My own scope is a 10" lightbridge with a f5 focal length. Improperly coliminated, distant fuzzies, the moon and saturn are easily seeable but Mars is far more demanding especially in a "fast" (low focal length) scope. Now that I've sorted the collimination out Mars reveals itself almost constantly.

Arcane
2007-Dec-22, 06:54 PM
To be honest I am a realist and I do not expect to get views that I see from hubble haha or any other bigger telescope. But I have seen people on this and other forums take some pretty decent pictures of mars with telescopes that are near the size of mine. And yes, I realize a time-lapse photo is going to show more detail, but the detail is not what I am really concerned about it. It's the size of the object in the FOV.


Hornblower, yep, a penny at arms length is about the size of what I saw. Really disappointing to be honest.

Thanks guys.

Kyle Edwards
2007-Dec-25, 01:25 AM
I am using an 8" dob and I had a 10mm lens with the 2.8x Klee barlow. I don't know exactly how that breaks down in to magnification numbers, but I would think I should at least be able to have a pretty decent picture of Mars with it, or am I wrong?
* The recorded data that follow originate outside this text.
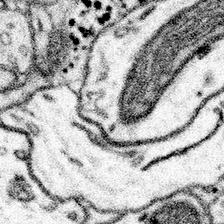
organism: Mouse
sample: Somatosensory cortex neuropil
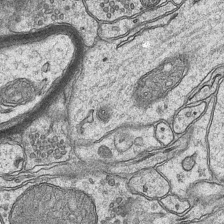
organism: Mouse
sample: CA1 Hippocampus
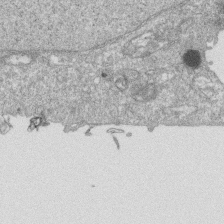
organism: Human
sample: HeLa cell HIV synapse
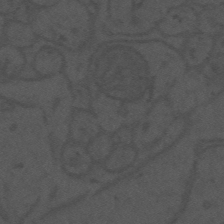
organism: Mouse
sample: Suprachiasmatic nucleus
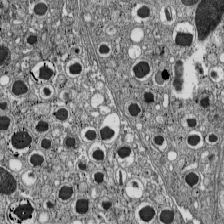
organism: C57BL Mouse
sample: Pancreatic islet
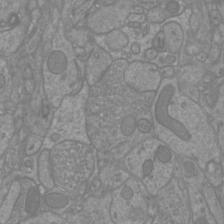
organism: Mouse
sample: Cortical neurons
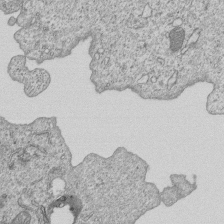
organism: Human
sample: MDA-MB-231 cells

That's strange because I can see a clearly discernible disk and sometimes dark markings with my Orion 70mm refractor with a 2x barlow and 10mm Plossl. Are you sure that you had Mars and not Capella or Aldebaran?

Egregious Philbin
2007-Dec-25, 06:56 AM
My best detail tonite was with a 30 mm eyepiece at 83 Power.

Even with the barlow at 166, I got a good view of detail.

I was using a 2" eyepiece, which I find much better.

But, Magnification is not important, Aperture is!